The March of Nines: Why Agent Skills Alone Won't Reach Production Reliability

Andrej Karpathy put a name to a pattern that every team running agents in production eventually meets: the march of nines. The original context was self-driving cars, but the math applies just as cleanly to agentic AI pipelines. Both are multi-step sequential systems where each step depends on the state the previous step left behind. Failure compounds. The gap from “works in a demo” to “works at scale” is not one more engineering effort. It is several more, each as large as the first, and each less visible than the last.

Figure 1 - Compounding failure rate table showing 10-step workflow success rates at 90%, 99%, 99.9%, and 99.99% per-step reliability, with failures per day at ten runs per day.

Figure 1 - The Compounding Failure Table: Each row represents one nine of reliability. Moving from the first nine (90%) to the second nine (99%) takes roughly the same engineering effort as getting from 0% to 90% in the first place. The 10-step count is a stand-in for any real pipeline; the principle is the same whether your workflow has six steps or sixteen.

The march of nines, properly attributed#

Karpathy’s quote, as recorded in Zvi Mowshowitz’s episode notes from the Dwarkesh podcast:

“Every single nine is the same amount of work. When you get a demo and something works 90% of the time, that’s just the first nine. Then you need the second nine, a third nine, a fourth nine, a fifth nine.”

He was talking about Waymo and Tesla, not Claude. The original passage: “It’s a march of nines (of reliability). Waymo isn’t economical yet, Tesla’s approach is more scalable, and to be truly done would mean people wouldn’t need a driver’s license anymore” [1].

The point: full self-driving reliability looks deceptively close once you have a working demo. The gap from a 90%-reliable demo to a 99.99%-reliable product is not 10% of the work. It is three more equally hard laps around the engineering track.

The same compounding shows up in agentic workflows. A 10-step pipeline at 90% per-step success completes the full chain about 35% of the time. At 99% per-step, that jumps to 90%. The numbers for the next two nines:

Per-Step Success	10-Step Success	Failures per Day (10 runs)
90%	34.9%	~6.5
99%	90.4%	~1
99.9%	99.0%	~1 every 10 days
99.99%	99.9%	~1 every 100 days

Real workflows may have fewer steps, or human checkpoints that partially reset the compounding. The principle holds either way. Sequential multi-step systems have compounding failure, and that compounding accelerates badly in the range where demos tend to live (90-95% per step). This is why your agent looks great on a Thursday afternoon and falls over in production the following Monday.

Why agent skills are the obvious and incomplete answer#

Skills are the natural first response.
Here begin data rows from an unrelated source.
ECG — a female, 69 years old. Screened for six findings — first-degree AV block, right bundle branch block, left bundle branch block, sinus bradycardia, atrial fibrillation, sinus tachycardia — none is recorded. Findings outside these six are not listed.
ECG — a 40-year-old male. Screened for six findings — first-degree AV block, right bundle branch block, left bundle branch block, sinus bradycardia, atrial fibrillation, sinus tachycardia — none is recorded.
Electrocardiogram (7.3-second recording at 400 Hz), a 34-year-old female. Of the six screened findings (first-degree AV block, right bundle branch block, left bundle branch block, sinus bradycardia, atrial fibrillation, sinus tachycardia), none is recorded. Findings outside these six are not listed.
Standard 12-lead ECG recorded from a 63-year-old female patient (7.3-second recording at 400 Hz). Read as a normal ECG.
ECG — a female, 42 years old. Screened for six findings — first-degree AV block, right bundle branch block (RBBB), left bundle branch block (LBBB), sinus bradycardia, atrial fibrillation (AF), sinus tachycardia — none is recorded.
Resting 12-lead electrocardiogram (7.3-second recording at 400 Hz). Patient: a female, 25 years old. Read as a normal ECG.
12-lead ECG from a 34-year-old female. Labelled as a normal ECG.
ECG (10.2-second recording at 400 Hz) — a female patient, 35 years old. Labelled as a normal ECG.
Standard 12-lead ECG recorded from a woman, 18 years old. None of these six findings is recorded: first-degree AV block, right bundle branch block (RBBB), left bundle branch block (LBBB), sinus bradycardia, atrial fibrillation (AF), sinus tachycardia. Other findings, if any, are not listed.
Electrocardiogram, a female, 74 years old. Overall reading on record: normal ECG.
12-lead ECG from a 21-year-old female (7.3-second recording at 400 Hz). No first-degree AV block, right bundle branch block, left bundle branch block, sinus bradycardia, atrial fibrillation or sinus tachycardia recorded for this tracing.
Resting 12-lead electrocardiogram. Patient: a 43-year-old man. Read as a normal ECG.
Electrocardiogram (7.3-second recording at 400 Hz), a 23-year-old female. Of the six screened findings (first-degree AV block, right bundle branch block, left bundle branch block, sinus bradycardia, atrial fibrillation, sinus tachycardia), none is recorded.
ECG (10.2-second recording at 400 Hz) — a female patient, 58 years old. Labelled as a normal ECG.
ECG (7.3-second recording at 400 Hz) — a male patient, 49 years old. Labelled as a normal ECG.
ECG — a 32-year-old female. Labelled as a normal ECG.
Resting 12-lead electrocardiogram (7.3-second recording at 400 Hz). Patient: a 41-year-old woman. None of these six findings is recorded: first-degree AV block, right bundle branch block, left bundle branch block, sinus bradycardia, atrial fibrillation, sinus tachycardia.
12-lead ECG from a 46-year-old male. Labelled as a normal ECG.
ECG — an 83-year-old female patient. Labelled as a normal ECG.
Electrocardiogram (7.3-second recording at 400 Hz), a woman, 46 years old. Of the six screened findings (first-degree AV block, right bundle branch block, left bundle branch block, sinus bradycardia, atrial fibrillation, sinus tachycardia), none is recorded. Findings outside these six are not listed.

You encode your standard operating procedure as a Markdown file. Step one: extract the relevant data. Step two: classify it. Step three: load the relevant playbook. Step four through ten: proceed accordingly. The agent reads the skill, follows the steps, and your 90%-reliable demo becomes noticeably more consistent.

This is exactly what Anthropic productized on January 30, 2026, with the launch of Claude Cowork plugins. Eleven plugins were open-sourced at launch, covering productivity, enterprise search, sales, finance, data, legal, marketing, customer support, project management, and biology research. Each plugin bundles skills, connectors, slash commands, and sub-agents into a domain-specific package.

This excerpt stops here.